Table of Contents
ToggleIn the first part of this series, we evaluated the revenue side of theme park business models. In this series, we’ll continue our exploration of the economics of theme parks by reviewing the cost of building amusement and water parks.
More importantly, however, we will be looking at what theme park development costs mean for profitability.
As with the first installment, we’re covering a lot of ground here because we’d like to speak not only to industry insiders, but any other potential developers, investors, or those curious about theme park or amusement park business plans.
Generally, the larger the theme park budget, the lower the probability that the attraction will be project-level profitable.
This means that indoor theme parks and waterparks have the probability for the highest returns, followed by regional and superregional parks.
Lastly, mega parks built by Disney and Universal usually feature the lowest project-level returns.
We define project-level returns as EBITDA profits against total attraction development costs. Indeed, certain positions along the capital stack will see much higher returns based on leverage, the existence of pre-opening funding sources, etc.
Here’s the dataset we used. Click on any/all pictures for larger versions. The datasets in this and all blog posts use illustrative data from publicly available sources or are internal estimates.
Now, if you literally just clicked into this post to answer the question “how much does it cost to build a theme park or water park”, here you go:
- Mega theme parks; i.e. Disney and Universal: $2b to $4b USD
- Regional and superregional theme parks: $200-$500m USD
- Waterparks: as mentioned in our previous post, a water playground can be constructed for less than $1 million. But most common is between $10-$40m. Anything above $40-$60m is truly aiming high.
- Indoor theme parks: $10-$30m USD. More details in this post.
But, we hope you’ll continue on.
The Mega Parks
Mega parks are the Disney and Universals, costing at least $2b-$3b in order to build, and with cash flow up to $300m in EBITDA.
As we saw in the previous installment, Disney and Universal parks are the only theme parks in the world that are capable of achieving $1b+ in revenues. But in order to do so, they spend accordingly.
In the past decade, it was a rare Disney/Universal theme park that cost less than $2b-$3b in order to build. If they did, it was because they saved on land costs:
- Universal Studios Japan amortized its land costs in the form of a lease;
- Universal Studios Singapore is part of the larger Resorts World Singapore and did not break out segmented land costs;
- Tokyo DisneySea’s land basis was from the 1960s, when the Oriental Land Company (parent company) acquired land for the original Tokyo Disneyland.
Evidence from publicly-available sources suggests that the profit levels for most recent Disney and Universal projects are in the mid-single digits in terms of rate of return.

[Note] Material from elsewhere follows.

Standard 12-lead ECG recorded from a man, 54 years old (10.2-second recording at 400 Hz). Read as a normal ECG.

The reasons are manifold and detailed below. The most important reason is that these parks cost way too much relative to the $$’s they generate.
Why?
Expectations
First, there’s been an inflation in theme park expectations over the past few decades.
The original Disneyland opened with an attraction mix (~20) that would be considered half-finished today, with a budget of less than $200 million in inflation-adjusted dollars.

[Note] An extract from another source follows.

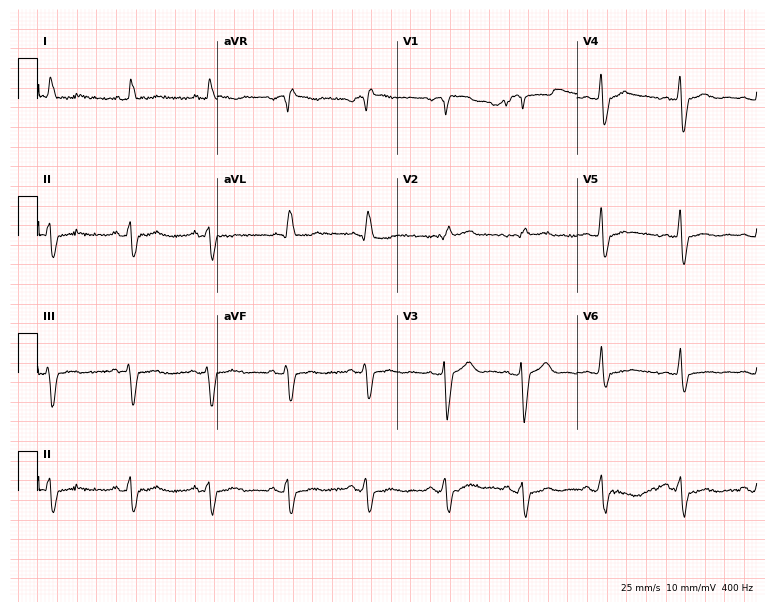
12-lead ECG from a male patient, 69 years old. Findings include right bundle branch block.

These days, Disney and Universal can spend between $30 and $100 million for a single attraction in a park full of $30 to $100 million attractions.

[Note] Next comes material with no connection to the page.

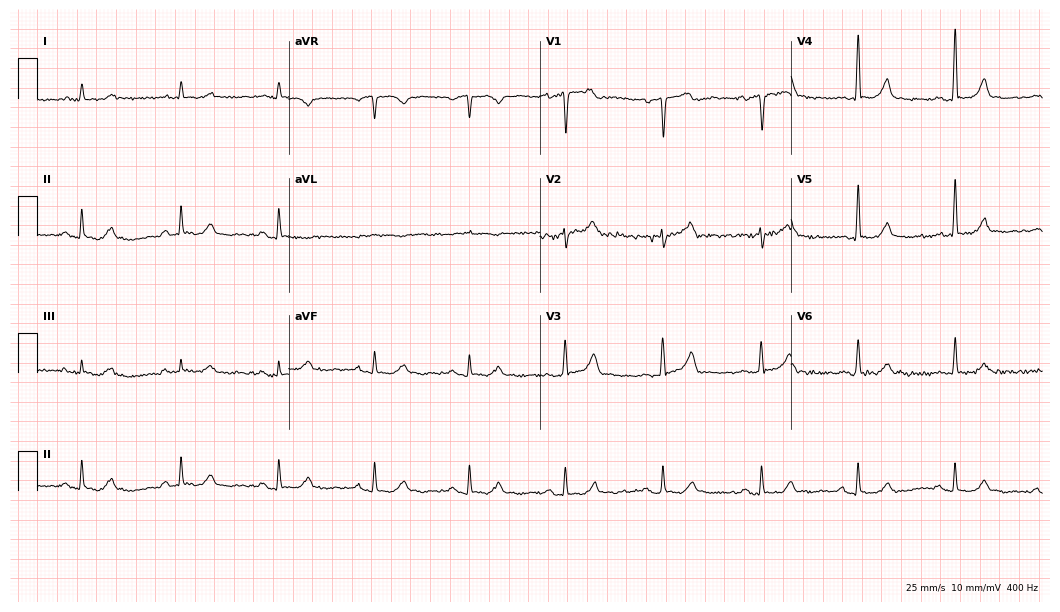
12-lead ECG from a male patient, 79 years old. Screened for six findings — first-degree AV block, right bundle branch block (RBBB), left bundle branch block (LBBB), sinus bradycardia, atrial fibrillation (AF), sinus tachycardia — none is recorded.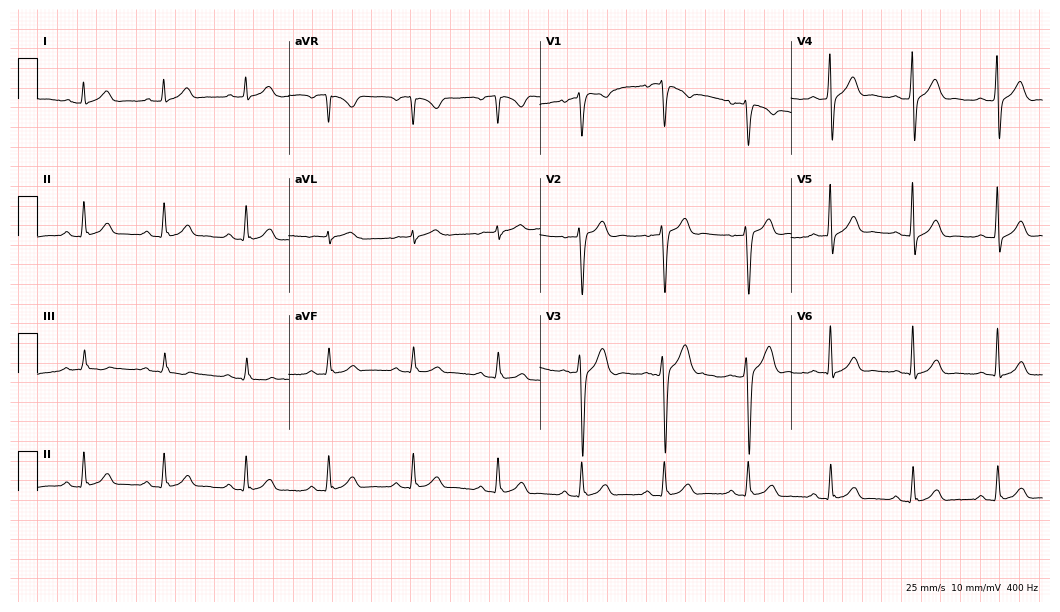
Resting 12-lead electrocardiogram (10.2-second recording at 400 Hz). Patient: a 36-year-old male. Read as a normal ECG.

Partially, these theme parks are competing with…themselves in the form of the weight of decades-long accumulated guest expectations about Disney and Universal parks. Partially, these theme parks also compete with the various forms of entertainment that didn’t exist when the first theme parks opened – videogames, internet, social media, cable tv.
The net result is that the threshold for being considered a notable theme park has been raised to such an extent that not only is it impossible for any non-Disney or Universal theme park to compete with the former, but Disney and Universal find it difficult to meet the weight of their own expectations.
Tokyo Disney Resort is famous for its meticulously, beautifully prepared data books and annual reports. In them, they lay out their future short- and medium-term plans; the above chart is one that was prepared in 2015.
In it you can see that they planned to spend approximately 11 billion yen on each of its two parks over the next five years, which equates to $200 million total: $200 million being, nearly the price tag for a regional ride park.
This is a major reason each subsequent park is getting more expensive to build, because the attraction mix that you need to open with in order to compete with each existing park is stupendous. Universal Studios Japan is going one further and adding a Nintendo World area at a cost of $500 million, following the successful Wizarding World of Harry Potter, whose price tag was also reported as in the range of $300 million.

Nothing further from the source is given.